You roll out a new hyveguard-bin to one node. Within five minutes the cluster's MPC layer falls below threshold and starts rejecting derive calls. Within fifteen minutes more nodes have self-quarantined. Within thirty you have a cluster of four nodes all convinced the others are compromised, and a sweaty operator wondering whether they should reach for the rollback or the off-switch.

Mechanism

The Merkle layer correctly observes that the freshly-deployed node's hyveguard-bin hash differs from its peers'. Each peer notices the diff independently. Each peer therefore raises a merkle_tamper trigger. Our quarantine engine applied the trigger per peer per cycle: with three peers all noticing the diff, that's three triggers per five-minute cycle, which hits the three-strike threshold instantly. The deploying node self-quarantines on the spot.

Fifteen minutes later the same thing happens to the next node you upgrade, because the second wave of upgraded nodes now disagrees with the un-upgraded ones. Cascade.

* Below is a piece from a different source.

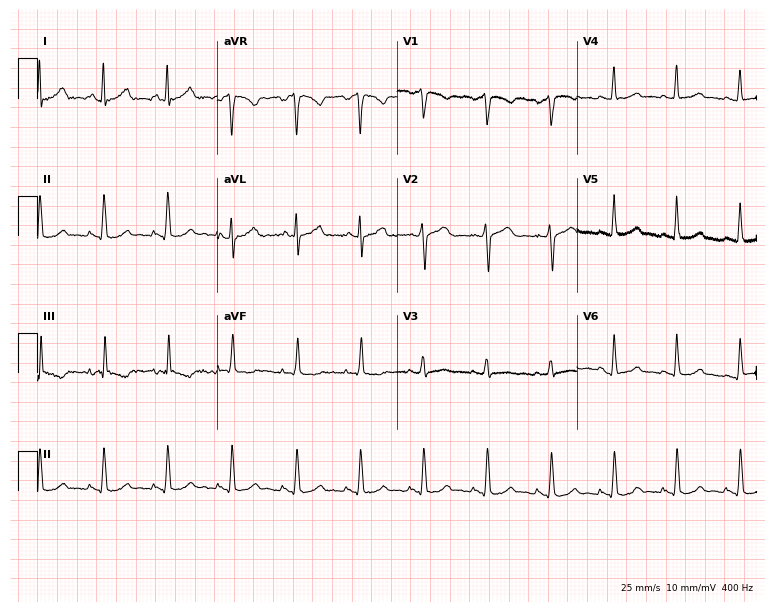
Standard 12-lead ECG recorded from a 30-year-old female (7.3-second recording at 400 Hz). Read as a normal ECG.
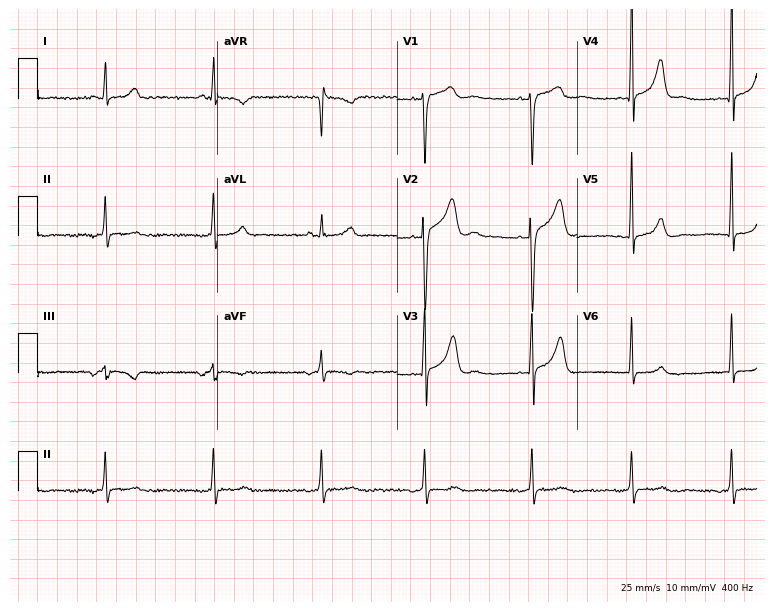
Standard 12-lead ECG recorded from a 33-year-old woman. None of these six findings is recorded: first-degree AV block, right bundle branch block, left bundle branch block, sinus bradycardia, atrial fibrillation, sinus tachycardia.

The Merkle detector was working exactly as designed. The accounting layer was wrong.

Fix

Three changes:

  1. Per-cycle trigger dedup. Collect all peer observations first, then call the quarantine evaluator at most once per drifted file per cycle. Multi-observer agreement is still enforced — by the DAG response engine — not by counting strikes from the same diff multiple times.
  2. Operator-controlled allowlist. A file at /etc/hyveheim/hyveguard-accepted-hashes can list both the old and new hash of any binary during a planned rollout. A diff is suppressed only when both local and peer hashes are in the allowlist. Attacker swaps to an unlisted hash are still flagged.
  3. Downgrade-detect flag on checkpoint entries. The minimum protocol version is part of the FROST-signed payload, so a man-in-the-middle stripping the post-quantum signature can't also edit the version field without invalidating the signature.

Lesson

Tamper detection that conflates "is the deployed code different from before" with "is someone tampering" punishes the maintainers more than the attackers. The cure is to give the legitimate operator an explicit channel for "yes, I'm doing this on purpose" — without ever hiding what's actually deployed from the cross-peer Merkle layer.

The other lesson: a cluster that auto-quarantines too aggressively isn't more secure. It's just brittle. Self-protection that takes the cluster down is itself a denial of service the attacker would have happily caused.

What this means for you

It means the cluster you're attacking right now does not lock itself out of operations during routine ops. If you observe a deploy in progress (binary hash drift visible at the Merkle layer), that is not a window where the cluster is auto-paralysed and easier to compromise. The allowlist closes that window. Compromising the cluster requires you to make the cluster do something it would not do under any legitimate operation — which is, broadly, the entire point.

Operator's note

If you're reading this and thinking "obviously the trigger should be deduplicated" — yes. We agree. We didn't see it until the cluster taught us. Sometimes the tutorial is the bug.